A few months back the kind folks at Coast Portland asked if I’d be willing to test out one of their flashlights at the firehouse.  Sadly I was still in an office and had little to no need for a flashlight.  Hoping buy tadalafil cialis things would change I told them my situation and they asked me to give them a shot as flashlights, not necessarily as firefighting flashlights.


I looked at their website and the HP7R immediately caught my eye.  Compact, LED and capable of being recharged from the wall, not just from a mount in the Captain’s buggy, meant versatility.

This flashlight is heavy duty.  She’ll put out 201 lumens for 7 hours 45 minutes on high and last almost 2 full days at 22 lumens.

For those of you that don’t speak flashlight, that means if you accidentally leave it on it’ll last a long time.  As someone who has eaten through more AAs than I’d care to share this was a big feature for me.

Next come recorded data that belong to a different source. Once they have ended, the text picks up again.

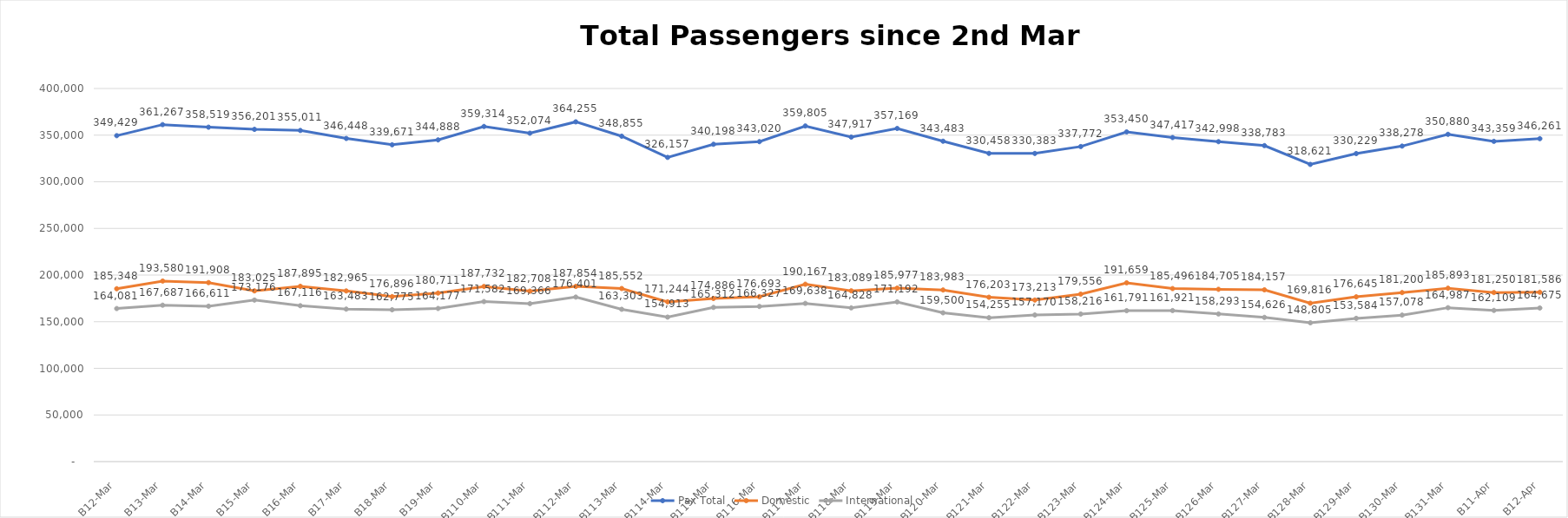
| Category | Pax Total |  Domestic  |  International  |
|---|---|---|---|
| 2023-03-02 | 349429 | 185348 | 164081 |
| 2023-03-03 | 361267 | 193580 | 167687 |
| 2023-03-04 | 358519 | 191908 | 166611 |
| 2023-03-05 | 356201 | 183025 | 173176 |
| 2023-03-06 | 355011 | 187895 | 167116 |
| 2023-03-07 | 346448 | 182965 | 163483 |
| 2023-03-08 | 339671 | 176896 | 162775 |
| 2023-03-09 | 344888 | 180711 | 164177 |
| 2023-03-10 | 359314 | 187732 | 171582 |
| 2023-03-11 | 352074 | 182708 | 169366 |
| 2023-03-12 | 364255 | 187854 | 176401 |
| 2023-03-13 | 348855 | 185552 | 163303 |
| 2023-03-14 | 326157 | 171244 | 154913 |
| 2023-03-15 | 340198 | 174886 | 165312 |
| 2023-03-16 | 343020 | 176693 | 166327 |
| 2023-03-17 | 359805 | 190167 | 169638 |
| 2023-03-18 | 347917 | 183089 | 164828 |
| 2023-03-19 | 357169 | 185977 | 171192 |
| 2023-03-20 | 343483 | 183983 | 159500 |
| 2023-03-21 | 330458 | 176203 | 154255 |
| 2023-03-22 | 330383 | 173213 | 157170 |
| 2023-03-23 | 337772 | 179556 | 158216 |
| 2023-03-24 | 353450 | 191659 | 161791 |
| 2023-03-25 | 347417 | 185496 | 161921 |
| 2023-03-26 | 342998 | 184705 | 158293 |
| 2023-03-27 | 338783 | 184157 | 154626 |
| 2023-03-28 | 318621 | 169816 | 148805 |
| 2023-03-29 | 330229 | 176645 | 153584 |
| 2023-03-30 | 338278 | 181200 | 157078 |
| 2023-03-31 | 350880 | 185893 | 164987 |
| 2023-04-01 | 343359 | 181250 | 162109 |
| 2023-04-02 | 346261 | 181586 | 164675 |

Even bigger was the ability to recharge the flashlight’s 2 Lithium Ion batteries as well as back them up with a standard alkaline battery cartridge that’ll take the AAAs.  Being able to quick change a battery for such a powerful flashlight is awesome.

Even more awesome is that I already have the charger.  The Lithium Ion batteries can be recharged with a micro USB connection, the same one I use to charge my phone and a number of other gadgets around the house.  This means no shortage of cables and cords, both AC and DC, but just in case you are an iPhone house, both adapters are included in the box. (as are the AAA batteries BTW)

And now the bad news:

This is not a good flashlight for being a Paramedic.

First, to cycle through the low and high light output modes, you have to cycle through a strobe feature that would make some emergency scenes downright dangerous.

Secondly, the beam focus is a slide in and out feature, not a twist to focus.  The slide focuses the beam and a slight twist “locks” it into place.  However, the lock is so weak it constantly gives way, especially when deploying it from the belt holster (also included).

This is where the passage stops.